Author: Matia Semakula Mulumba Kiwanuka
Publisher: Holmes & Meier Publishers
Published: 1972
Total Pages: 364
ISBN-13:
DOWNLOAD EBOOKAuthor: Ogenga Otunnu
Publisher: Springer
Published: 2016-12-26
Total Pages: 380
ISBN-13: 3319331566
DOWNLOAD EBOOKThis book demonstrates that societies experiencing prolonged and severe crises of legitimacy are prone to intense and persistent political violence. The most significant factor accounting for the persistence of intense political violence in Uganda is the severe crisis of legitimacy of the state, its institutions, political incumbents and their challengers. This crisis of legitimacy, which is shaped by both internal and external forces, past and present, accounts for the remarkable continuity in the history of political violence since the construction of the state.
Author: Kevin Ward
Publisher: Routledge
Published: 2016-03-23
Total Pages: 270
ISBN-13: 131703483X
DOWNLOAD EBOOKFrom the 1930s the East African Revival influenced Christian expression in East Central Africa and around the globe. This book analyses influences upon the movement and changes wrought by it in Uganda, Rwanda, Burundi, Kenya, Tanzania and Congo, highlighting its impact on spirituality, political discourse and culture. A variety of scholarly approaches to a complex and changing phenomenon are juxtaposed with the narration of personal stories of testimony, vital to spirituality and expression of the revival, which give a sense of the dynamism of the movement. Those yet unacquainted with the revival will find a helpful introduction to its history. Those more familiar with the movement will discover new perspectives on its influence.
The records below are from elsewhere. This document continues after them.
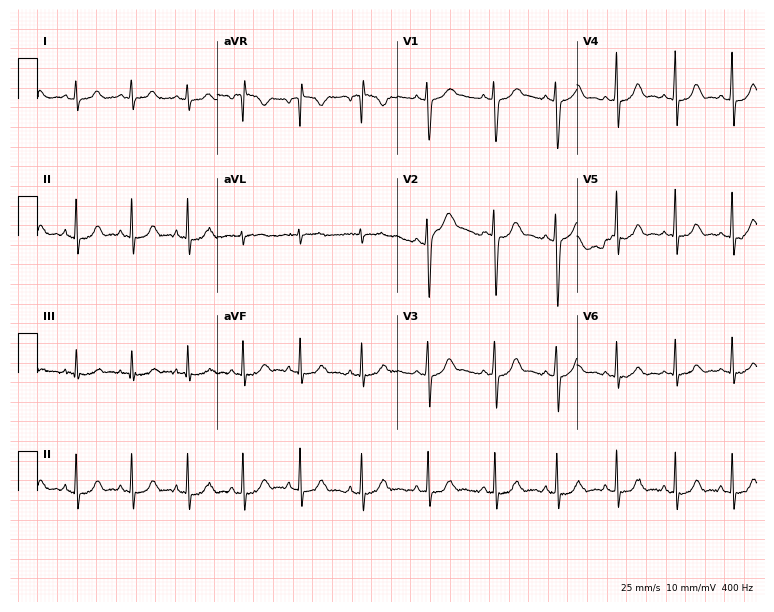
12-lead ECG from an 18-year-old female. No first-degree AV block, right bundle branch block, left bundle branch block, sinus bradycardia, atrial fibrillation or sinus tachycardia recorded for this tracing.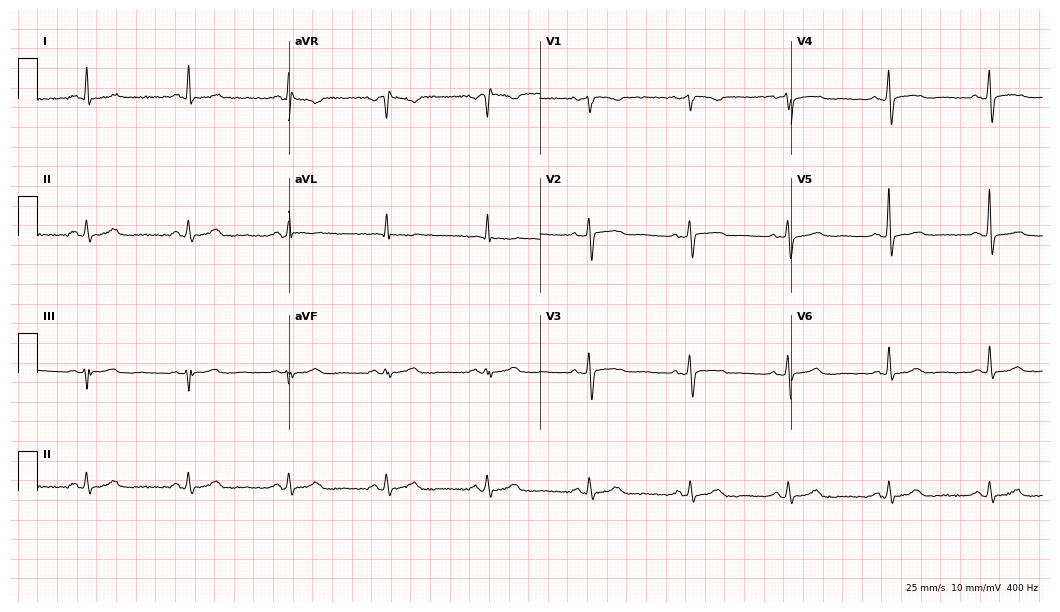
Resting 12-lead electrocardiogram (10.2-second recording at 400 Hz). Patient: a female, 49 years old. None of these six findings is recorded: first-degree AV block, right bundle branch block (RBBB), left bundle branch block (LBBB), sinus bradycardia, atrial fibrillation (AF), sinus tachycardia.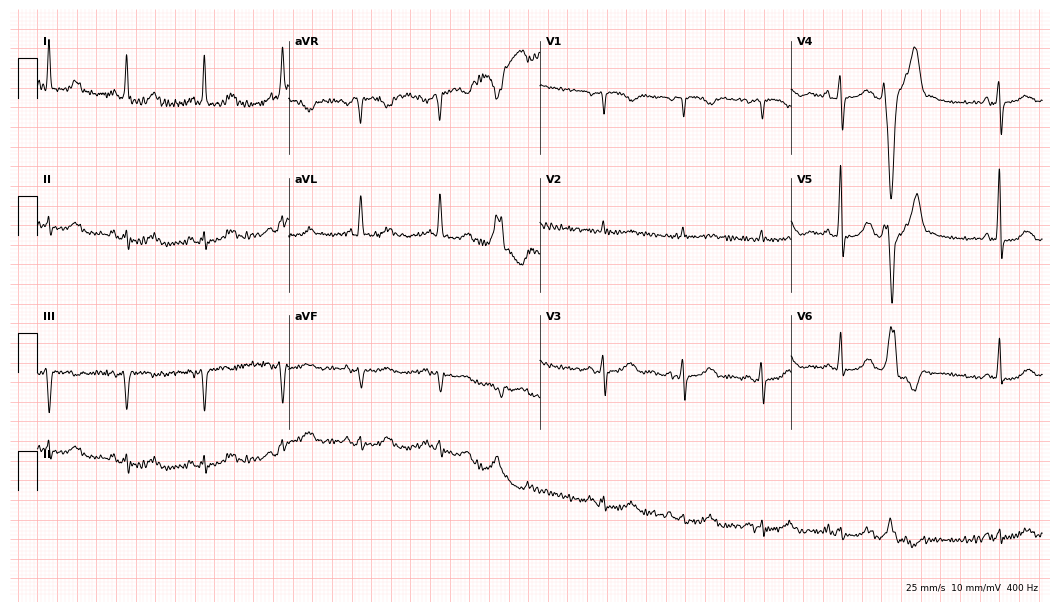
Resting 12-lead electrocardiogram (10.2-second recording at 400 Hz). Patient: a female, 76 years old. None of these six findings is recorded: first-degree AV block, right bundle branch block, left bundle branch block, sinus bradycardia, atrial fibrillation, sinus tachycardia. Only these six findings were labelled.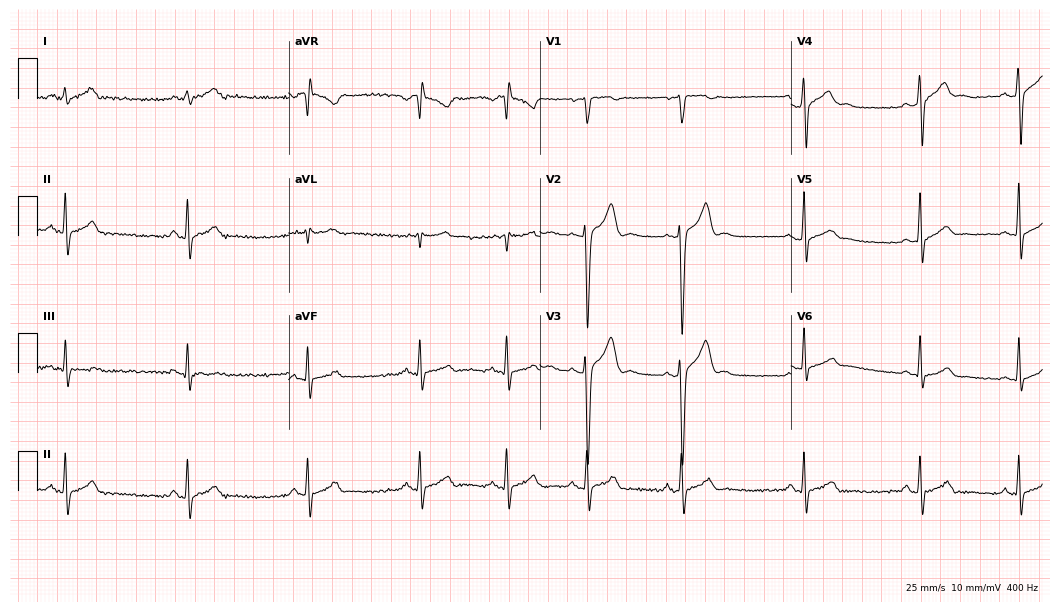
Resting 12-lead electrocardiogram (10.2-second recording at 400 Hz). Patient: a 22-year-old male. Read as a normal ECG.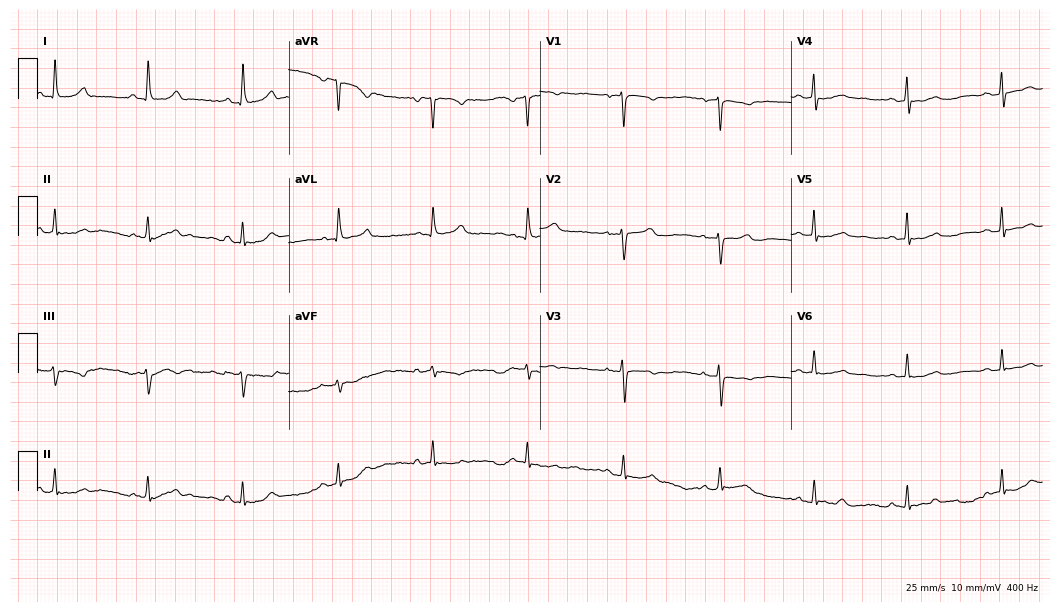
12-lead ECG from a woman, 67 years old. Recorded interpretation: within normal limits.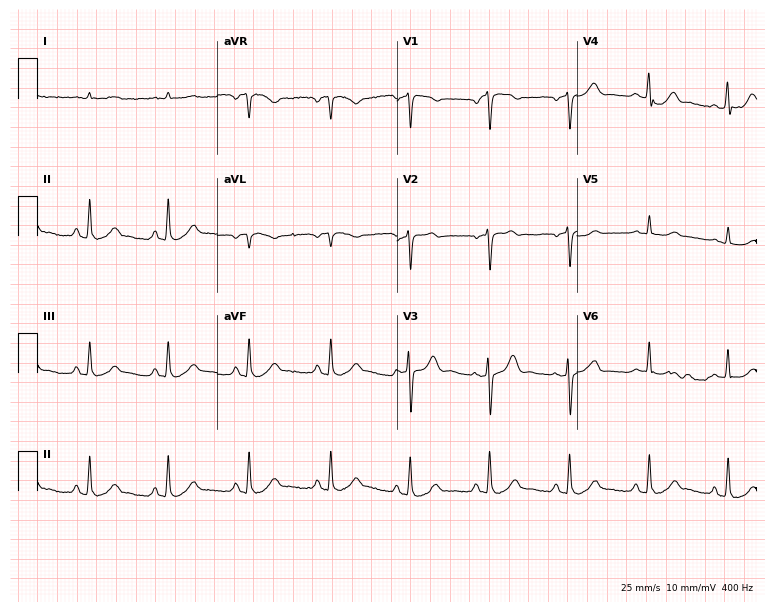
12-lead ECG (7.3-second recording at 400 Hz) from a man, 73 years old. Screened for six findings — first-degree AV block, right bundle branch block, left bundle branch block, sinus bradycardia, atrial fibrillation, sinus tachycardia — none is recorded. Only these six findings were labelled.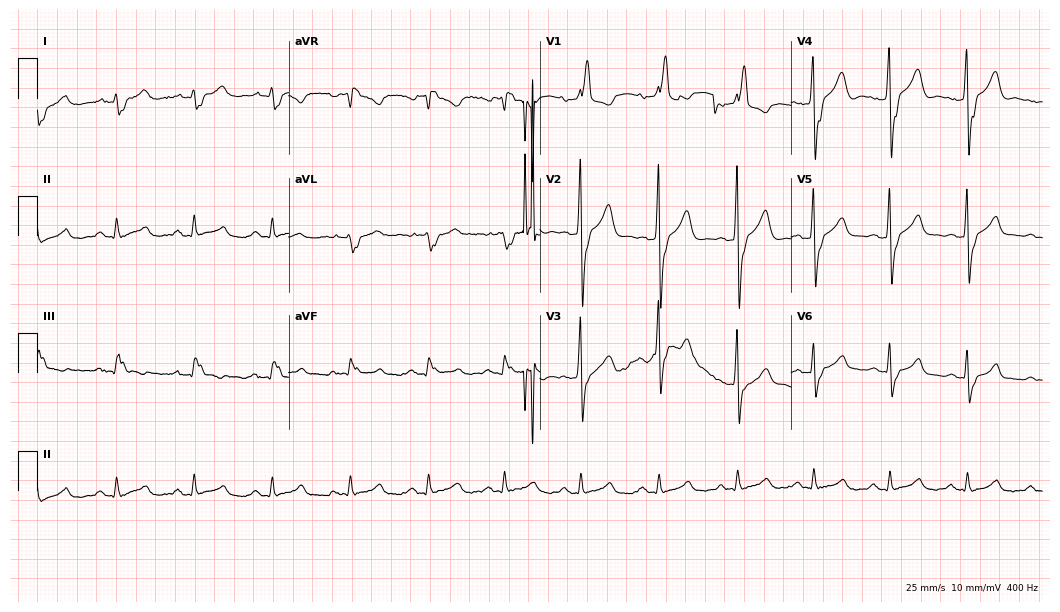
12-lead ECG from a man, 66 years old. Shows right bundle branch block.

Author: Jan Jelmert Jørgensen
Publisher: Taylor & Francis
Published: 2023-10-09
Total Pages: 344
ISBN-13: 1000984303
DOWNLOAD EBOOKUganda: A Modern History (1981) provides a comprehensive political, social and economic history of Uganda from the beginnings of colonial rule in 1888. It focuses particularly on the development of the Ugandan economy and demonstrates how the economy became structurally dependent on world capitalism during the colonial period and how this has affected its subsequent development. The book also deals with the political and social tendencies which shaped Ugandan society in both the colonial and postcolonial period. The first four chapters examine the initial colonial occupation and the colonial state’s role in the rural nexus of chiefs, peasants and migrant workers. They also look at the colonial state and the context of the wider national, regional and international economy and analyse the African nationalist response and the formation of political parties to take control of the postcolonial state. The second part of the book considers the political alliances and economic strategies of the Obote regime and the events of Amin’s military regime. The epilogue looks at events since the fall of the Amin regime and suggests ways in which Uganda may be able to tackle its underlying economic problems.